Tower lifts earnings guidance after profit recovery
New Zealand’s third-largest insurer, Tower, has raised its full-year earnings outlook after it returned to the black in the March half, posting a $NZ11.9 million ($11.2 million) net profit.
Underlying after-tax net profit is now expected to exceed $NZ26 million ($24.5 million) for the year to September, up from the previous $NZ22 million ($20.7 million) estimate.
A revamp of the business model, improved claims costs and benign weather are cited as key factors in the insurer’s recovery from an $NZ11.6 million ($11 million) loss in the corresponding half of last year.
“This result is the culmination of four years’ work to turn around Tower by fixing the foundations and challenging industry norms,” the insurer said last week.

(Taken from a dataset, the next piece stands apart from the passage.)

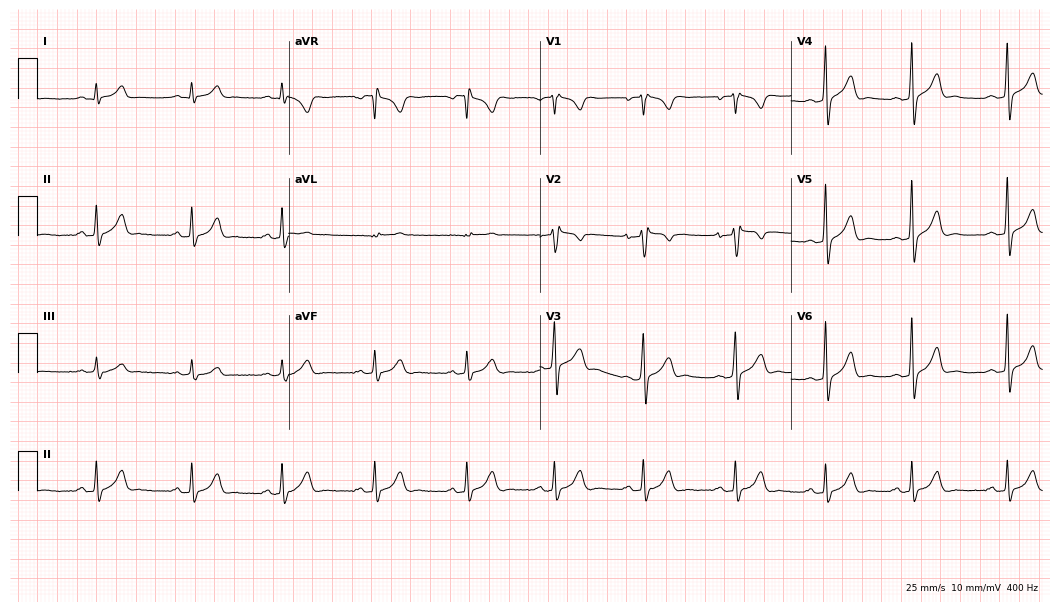
12-lead ECG from a male, 20 years old. No first-degree AV block, right bundle branch block (RBBB), left bundle branch block (LBBB), sinus bradycardia, atrial fibrillation (AF) or sinus tachycardia recorded for this tracing. Findings outside these six are not listed.

“Simplifying and improving all aspects of our business to differentiate the company has led to strong growth in [gross written premium] and customer numbers, reduced claims costs and contained expenses.”

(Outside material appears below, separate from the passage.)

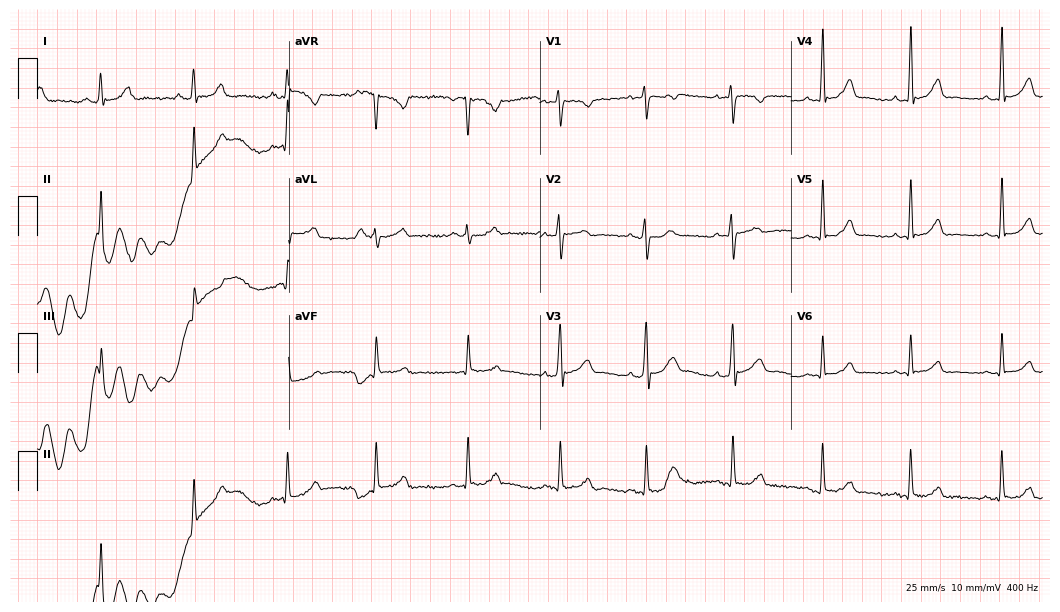
ECG (10.2-second recording at 400 Hz) — a 28-year-old woman. Labelled as a normal ECG.

Gross written premium grew to $NZ169.7 million ($160.2 million) from $NZ161 million ($152.2 million) and underlying after-tax profit increased by $NZ12.1 million ($11.4 million) to $NZ19.4 million ($18.3 million).
The net claims expense declined to $NZ63.1 million ($59.5 million) from $NZ67.9 million ($64.2 million) and the large-events claims expense fell $NZ6.3 million ($5.9 million) to $NZ200,000 ($189,869).
The combined operating ratio improved 11.2 percentage points to 83.2%.
The number of open claims from the Canterbury earthquakes was down to 132 at the end of March from 163 in October.
CEO Richard Harding says the insurer will press ahead with its technology agenda.
“Our drive to become a digital insurer and our fairer approach to pricing has seen online sales increase significantly. The momentum we’ve built in the business will be accelerated by next month’s launch of our new technology platform and digital offering.”